Video courtesy Hawaii County Office of the Mayor | Voice of Stephanie Salazar
KONA, Hawaii: U.S. Sen. Daniel K. Inouye was on hand in Kona to tour portions of the nearly completed Ane Keohokalole Highway. Inouye also got to see the adjoining cultural interpretive center that is being funded as part of the highway project.
The $1 million interpretive center focuses on the culture of the ahupua‘a of Keahuolu through a 16th century farm, or kauhale. County officials say the center will be a repository for artifacts found in the area, and offer a quiet and private resting place for Native Hawaiian remains. The interpretive center in this culturally rich area is expected to be completed by the end of the year, and was designed by Kari Kimura, a Kona native who attended the Massachusetts Institute of Technology.

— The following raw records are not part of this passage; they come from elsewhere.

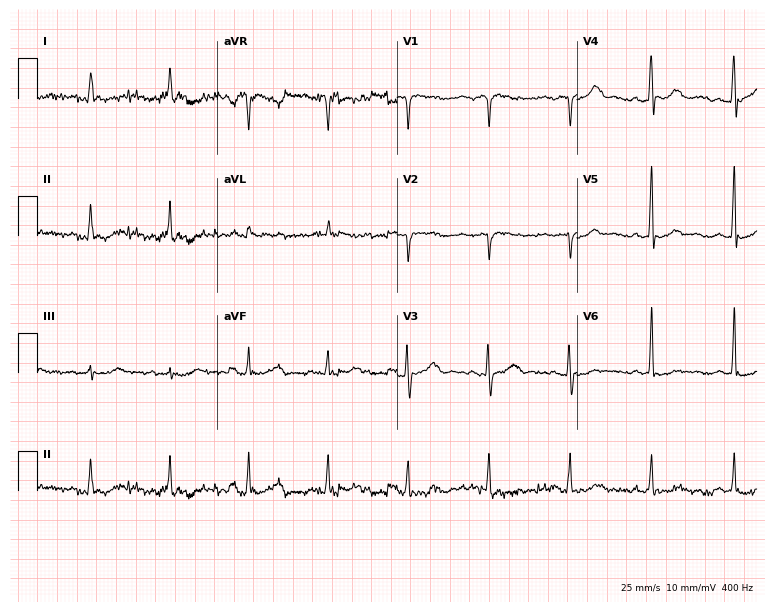
ECG — a 57-year-old female patient. Screened for six findings — first-degree AV block, right bundle branch block, left bundle branch block, sinus bradycardia, atrial fibrillation, sinus tachycardia — none is recorded.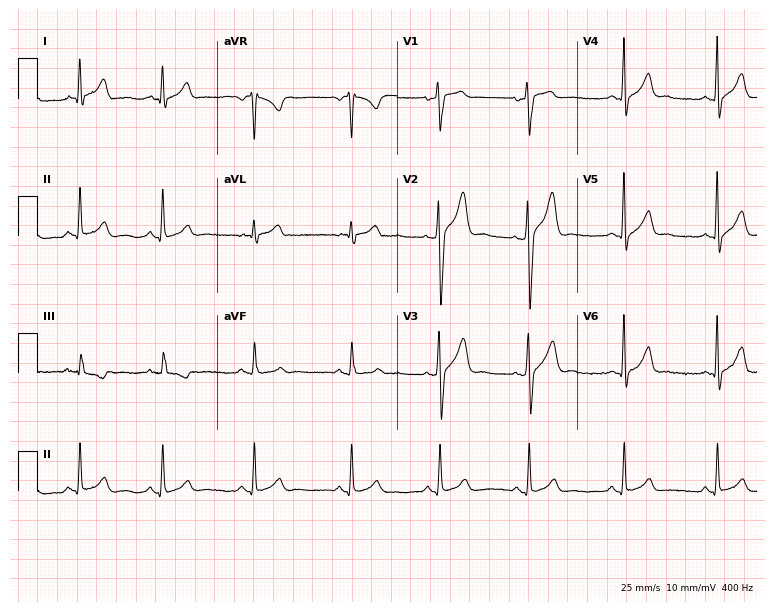
12-lead ECG (7.3-second recording at 400 Hz) from a 26-year-old male. Screened for six findings — first-degree AV block, right bundle branch block, left bundle branch block, sinus bradycardia, atrial fibrillation, sinus tachycardia — none is recorded.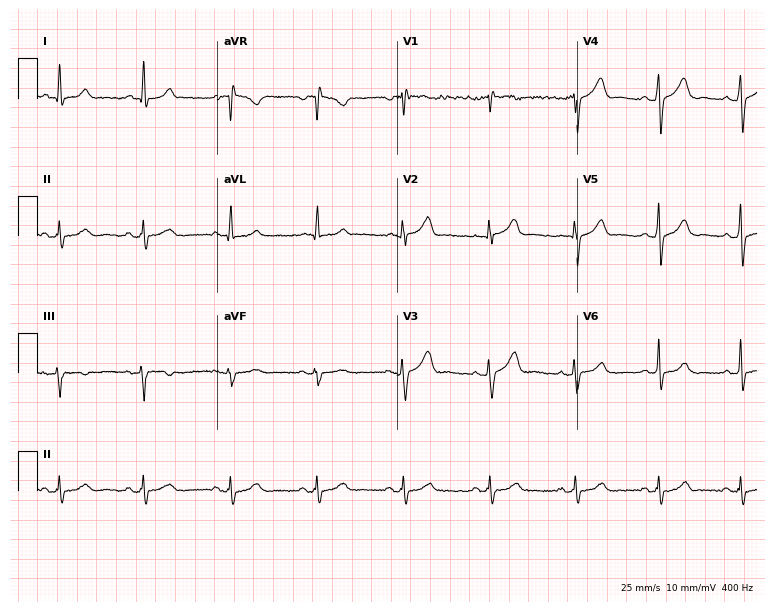
ECG (7.3-second recording at 400 Hz) — a 60-year-old man. Labelled as a normal ECG.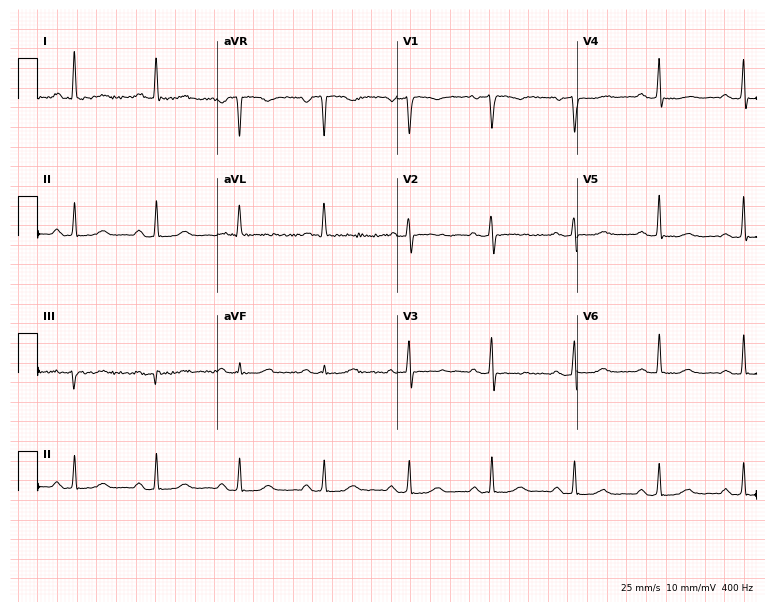
ECG — a 58-year-old female patient. Screened for six findings — first-degree AV block, right bundle branch block, left bundle branch block, sinus bradycardia, atrial fibrillation, sinus tachycardia — none is recorded.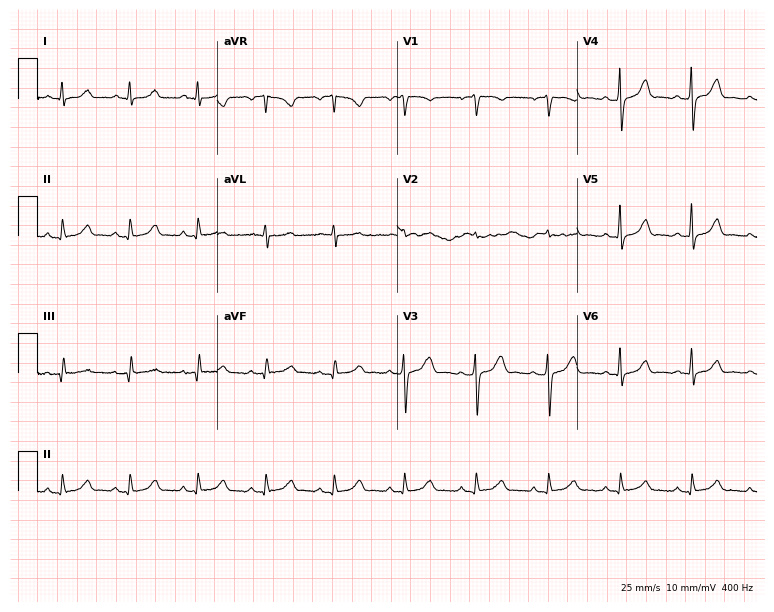
ECG (7.3-second recording at 400 Hz) — a 42-year-old female patient. Screened for six findings — first-degree AV block, right bundle branch block, left bundle branch block, sinus bradycardia, atrial fibrillation, sinus tachycardia — none is recorded. Other findings, if any, are not listed.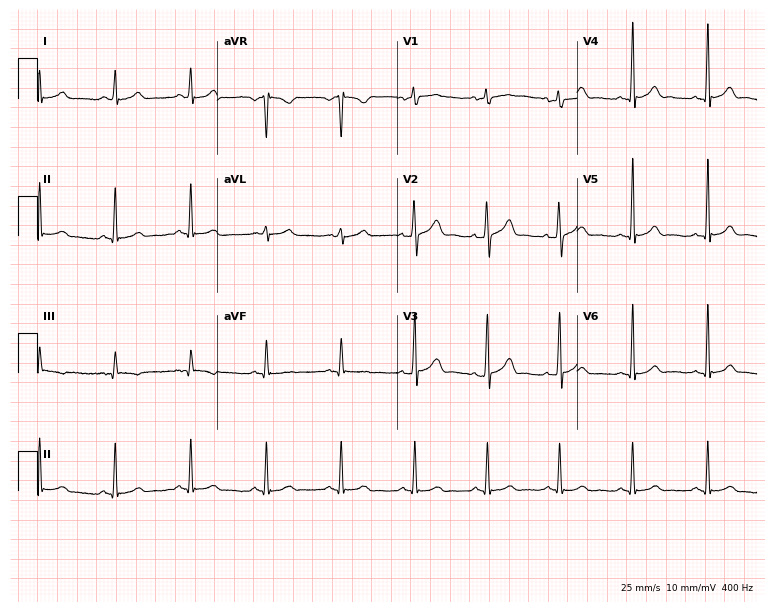
Resting 12-lead electrocardiogram. Patient: a male, 48 years old. Read as a normal ECG.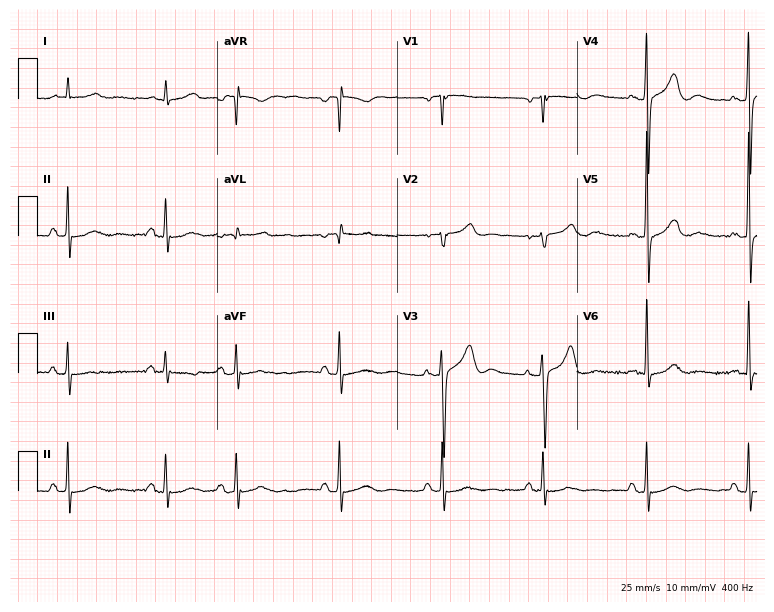
12-lead ECG from a male, 72 years old (7.3-second recording at 400 Hz). No first-degree AV block, right bundle branch block, left bundle branch block, sinus bradycardia, atrial fibrillation or sinus tachycardia recorded for this tracing. Other findings, if any, are not listed.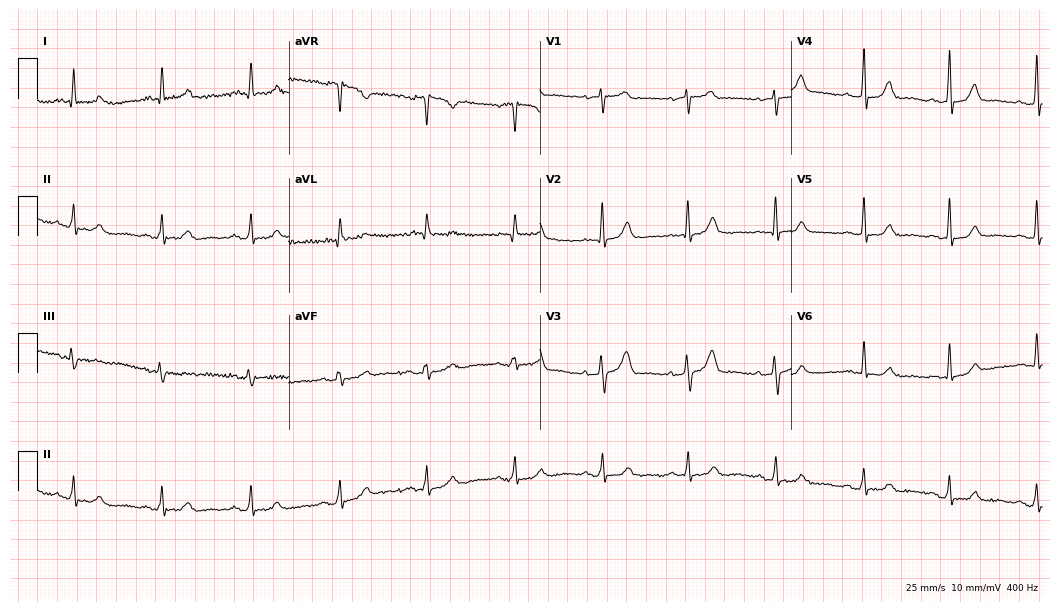
12-lead ECG from a 79-year-old female patient. No first-degree AV block, right bundle branch block (RBBB), left bundle branch block (LBBB), sinus bradycardia, atrial fibrillation (AF) or sinus tachycardia recorded for this tracing.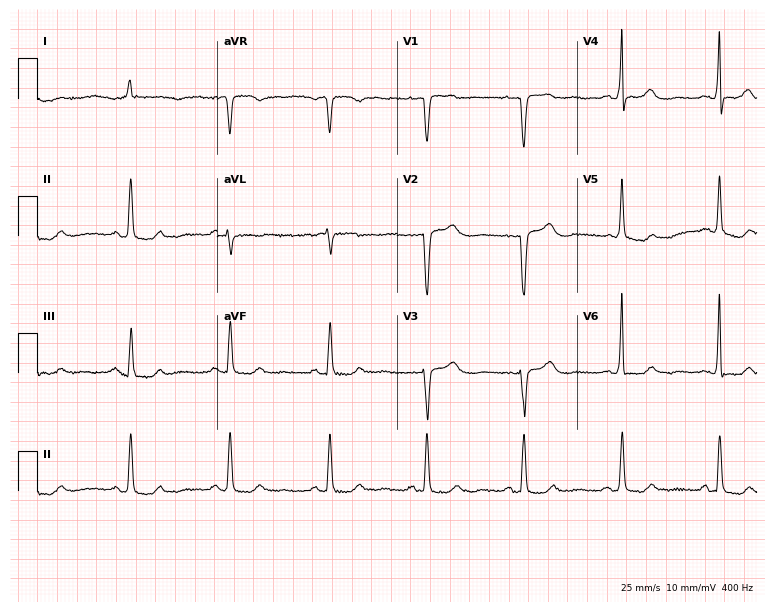
Standard 12-lead ECG recorded from a 73-year-old female patient. Read as a normal ECG.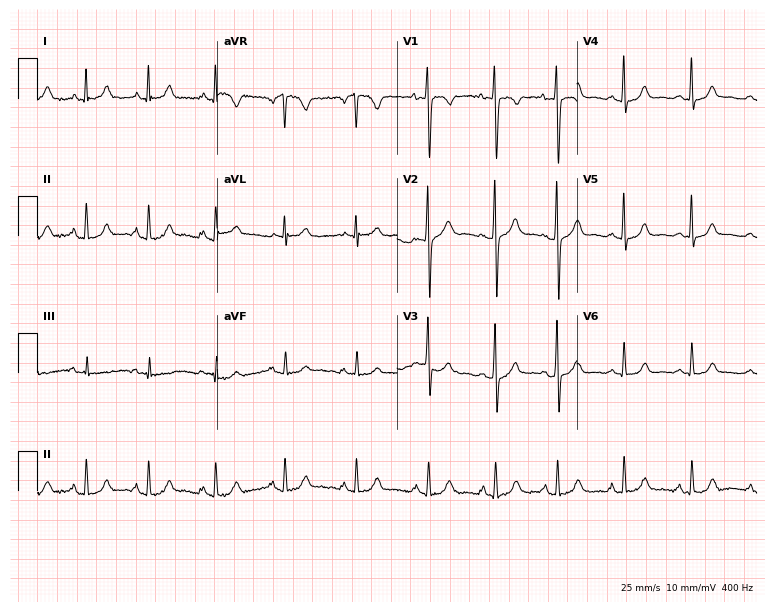
Resting 12-lead electrocardiogram (7.3-second recording at 400 Hz). Patient: a female, 26 years old. None of these six findings is recorded: first-degree AV block, right bundle branch block, left bundle branch block, sinus bradycardia, atrial fibrillation, sinus tachycardia. Other findings, if any, are not listed.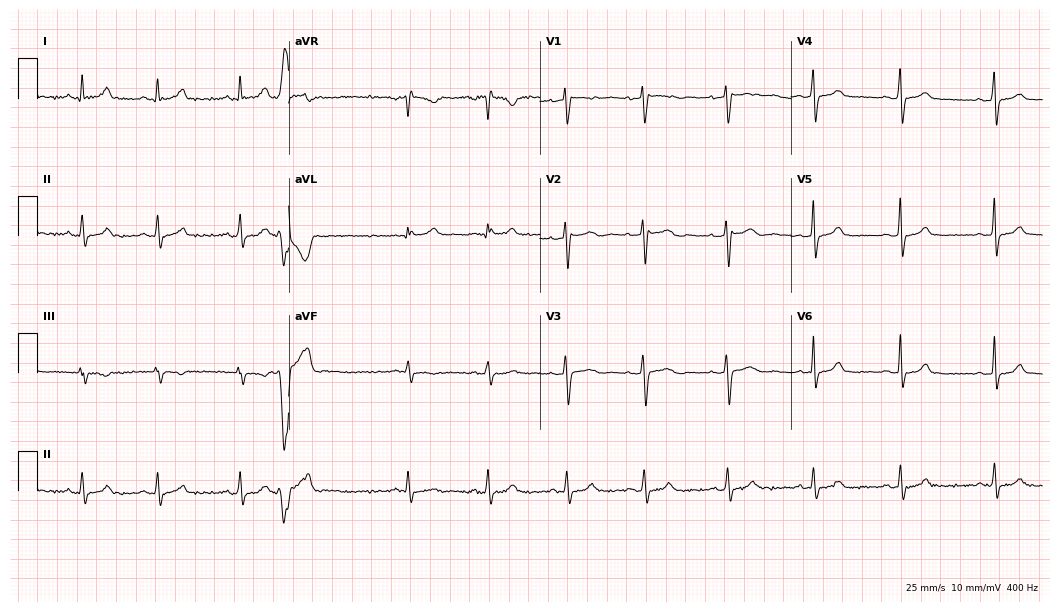
Electrocardiogram (10.2-second recording at 400 Hz), a 39-year-old woman. Of the six screened findings (first-degree AV block, right bundle branch block (RBBB), left bundle branch block (LBBB), sinus bradycardia, atrial fibrillation (AF), sinus tachycardia), none is recorded. Other findings, if any, are not listed.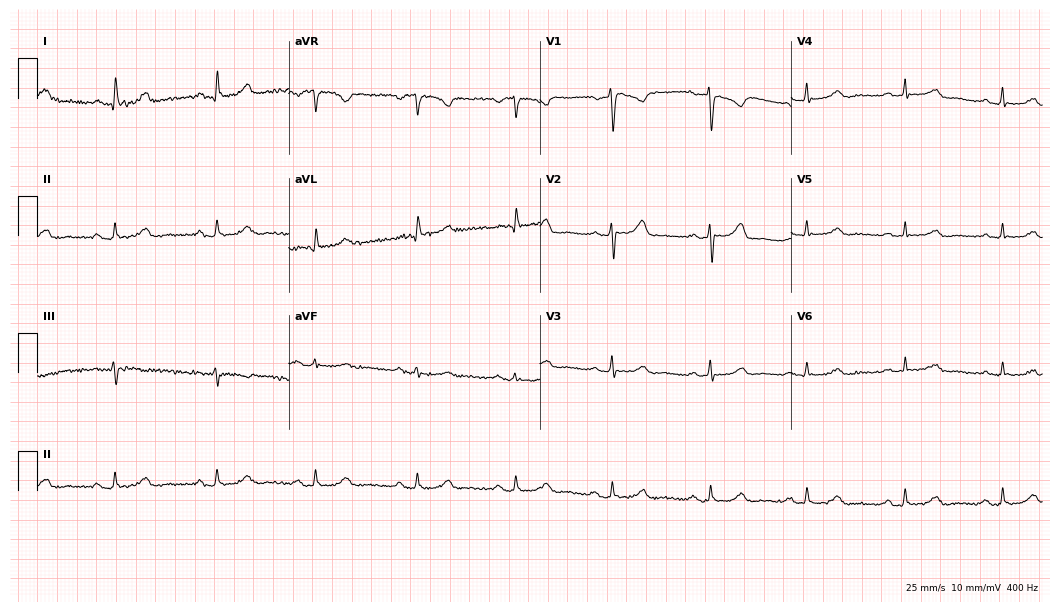
Standard 12-lead ECG recorded from a 74-year-old female patient. Read as a normal ECG.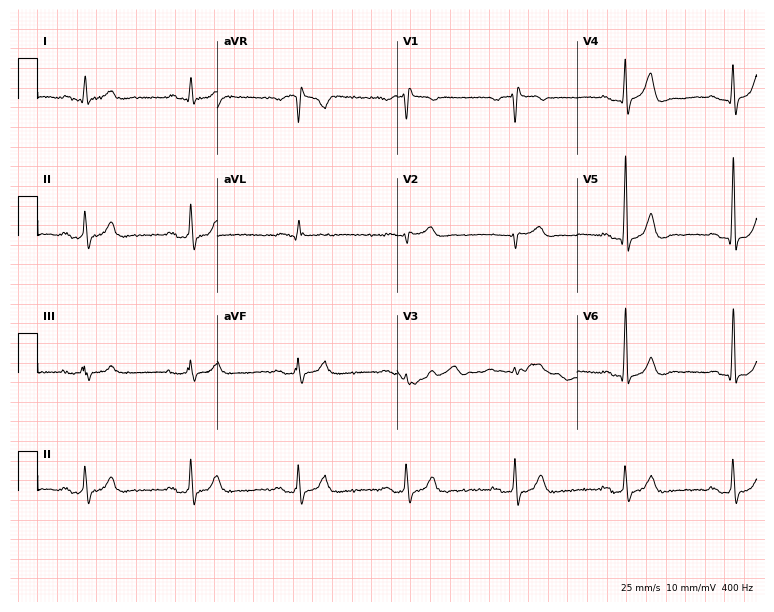
Electrocardiogram, a man, 79 years old. Of the six screened findings (first-degree AV block, right bundle branch block (RBBB), left bundle branch block (LBBB), sinus bradycardia, atrial fibrillation (AF), sinus tachycardia), none is recorded.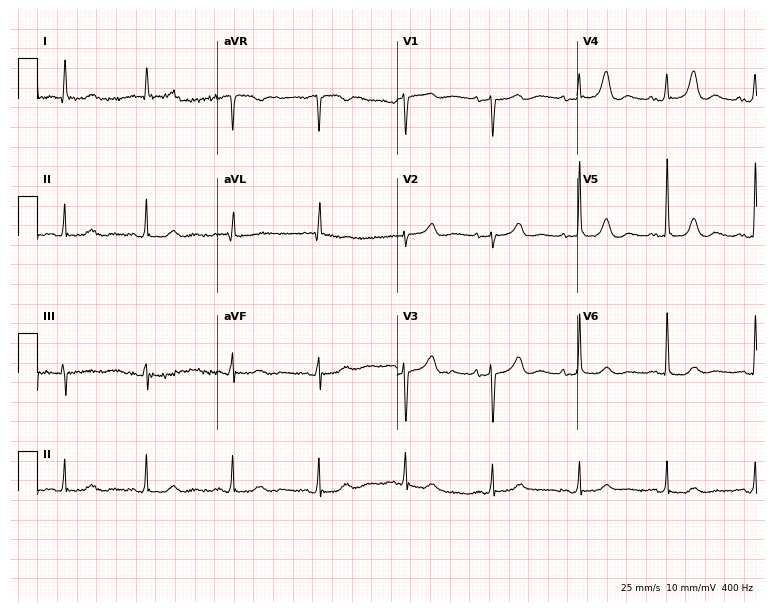
12-lead ECG from a 75-year-old woman (7.3-second recording at 400 Hz). Recorded interpretation: within normal limits.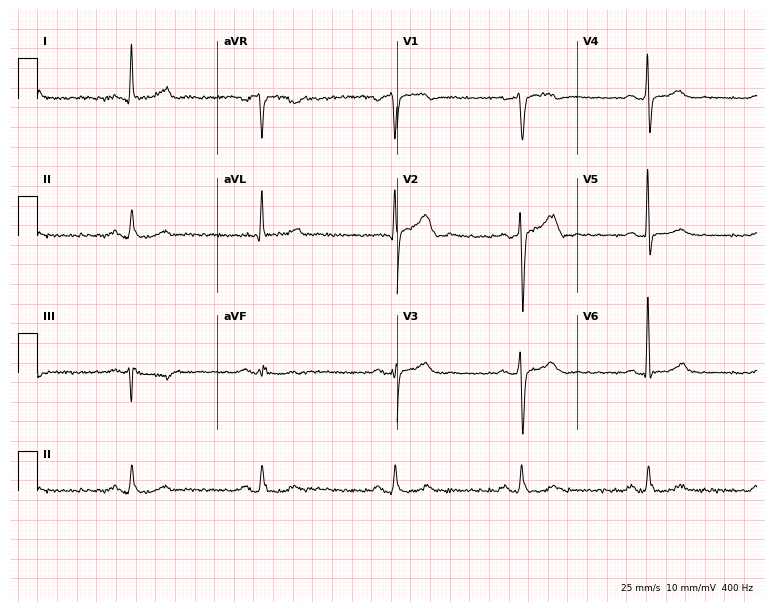
ECG (7.3-second recording at 400 Hz) — a man, 53 years old. Findings include sinus bradycardia (a sinus rate of 50 beats per minute or less).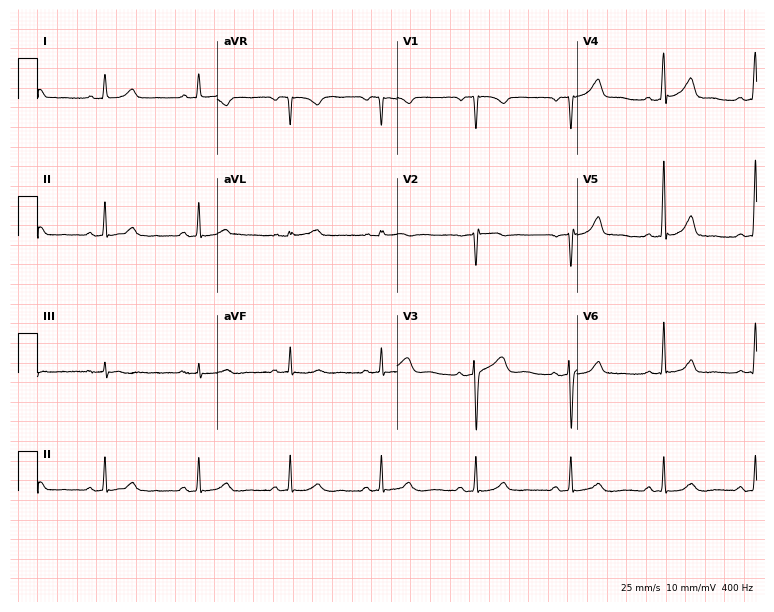
12-lead ECG from a 46-year-old woman. Screened for six findings — first-degree AV block, right bundle branch block (RBBB), left bundle branch block (LBBB), sinus bradycardia, atrial fibrillation (AF), sinus tachycardia — none is recorded.

Meanwhile, the three-mile-long highway, also known as the Mid Level Road, is being constructed by Nan Hawaii Inc. of Honolulu, and will open a major new traffic corridor parallel to the Queen Ka’ahumanu Highway along the Kona Coast. It will also provide access to hundreds of acres of state lands and Hawaiian Home lands slated for affordable housing projects. The highway construction is on time and on budget. Paving should start in early December, and is expected to last about eight weeks. The project includes a program to preserve a dryland forest near the new highway.
The $32 million dollar highway is being funded by the American Recovery and Reinvestment Act of 2009, and today Big Island Mayor Billy Kenoi thanked Senator Inouye for his help in obtaining federal funding for the project.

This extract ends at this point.